And people wonder why diets don't work for me. Would YOU be able to diet if eating a salad gave you as much pleasure as a weekend alone at a five star resort with someone you lusted after? Free massage included?
Gah. I'll never be thin.
(Special message to my mother. Don't give me an ice cream maker from William-Sonoma for my anniversary and expect me to lose weight too. That's like bringing crack wrapped in a bow to someone in rehab.
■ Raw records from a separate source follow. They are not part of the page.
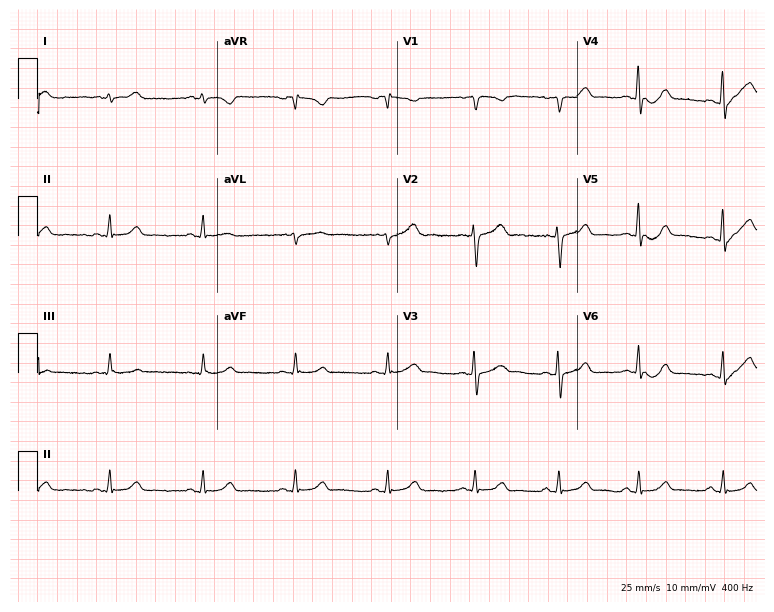
Electrocardiogram (7.3-second recording at 400 Hz), a 22-year-old female patient. Overall reading on record: normal ECG.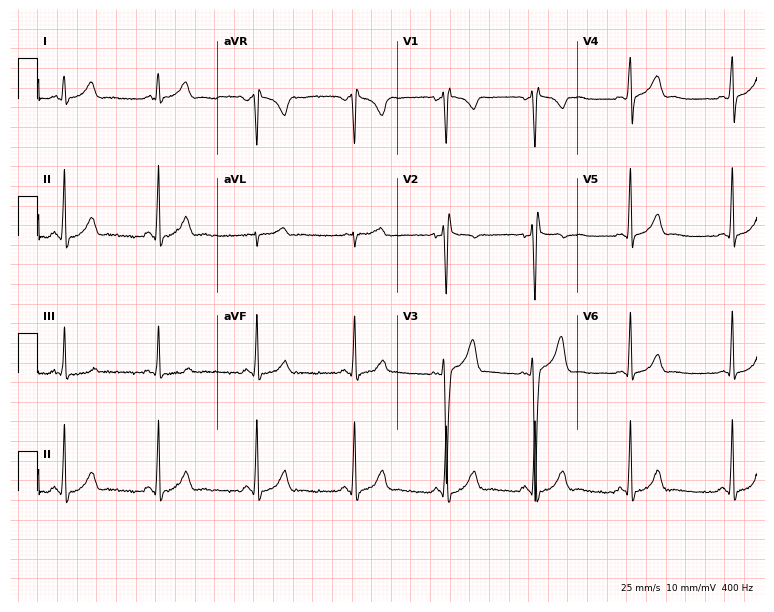
Resting 12-lead electrocardiogram. Patient: a male, 17 years old. Read as a normal ECG.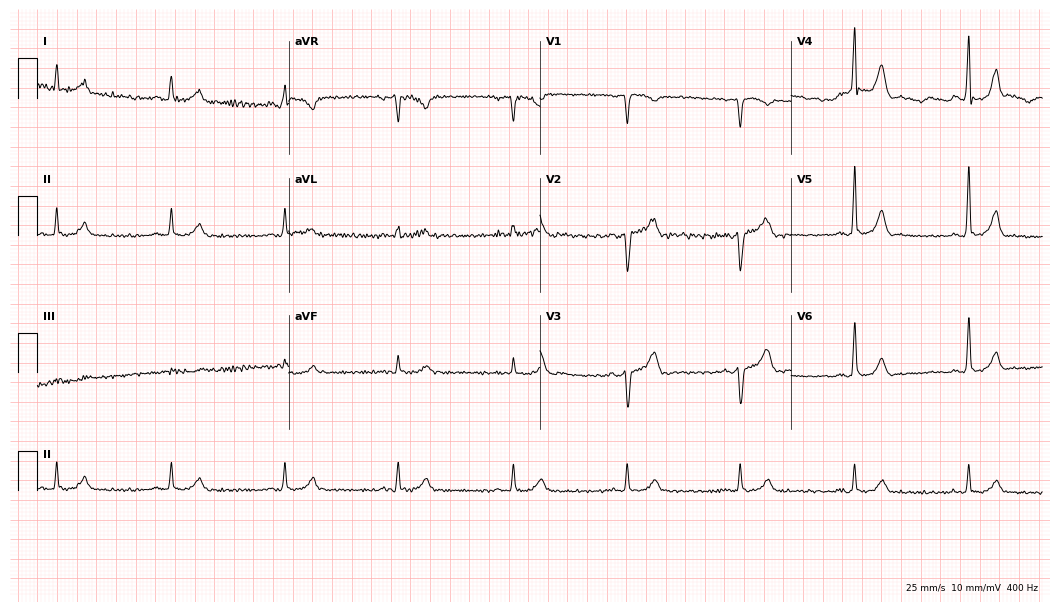
12-lead ECG from a male patient, 62 years old (10.2-second recording at 400 Hz). No first-degree AV block, right bundle branch block, left bundle branch block, sinus bradycardia, atrial fibrillation or sinus tachycardia recorded for this tracing.

Seriously.)
Posted by Becky at 7:01 PM
Tuesday, August 15, 2006
I recently discovered BlogHer and through that site I found several new blogs to read; among them a blog called "Mom Writes". A recent entry of Mary's pointed me to yet another blog called "Miss Zoot" and a post of hers on Mommy Blogging. Apparently there are several A-list female bloggers who look down their noses at the large collection of us moms who blog. Something about how boring it is to read about our kids all the time; that our blogs lack substance in the form of political commentary or current events.
I don't know whose blogs those A-listers are reading, but I certainly don't use my little corner of the net to blog about my kid ALL the time. I do have other things I like to write about. Then again, the term "blog" may not really apply to me. I really do have more of a journal (memoir may be even more accurate a term.) I write about my life.
I like the questions Miss Zoot asks in her informal Mommy Blogging panel, so I'll include my answers here.
1. Do your kids know about your blog? If they're too young to know, do you plan to keep it open to them as they get older?
My son does know about my blog. He is only 4, but he knows I "talk" about him on my journal and asks to see the pictures I post. He will even ask me if I'm going to put certain things on my blog. So far, he seems quite pleased that I write about him.
2. If so - do you worry they may get embarrassed later? What would you do if they asked you to stop writing about them? What would you do if they wanted you to take it down all together?
At some later date if he expresses embarrassment over the content of my journal, I will take his feelings into consideration. I still plan to write about him, but I might start a second private journal or come up with a plan. Maybe give him a pseudonym and talk about things in code. We'll work it out together.
3. Do you think our kids will appreciate the archive of their childhood? Do you wish your parents had done the same?
When he gets older, I really do think he will appreciate having my blog to look back on. Not many kids have such concrete records of their childhood. My own mother's memory is very iffy. I wish she'd kept a journal or diary. I would love to experience my childhood through her written memories.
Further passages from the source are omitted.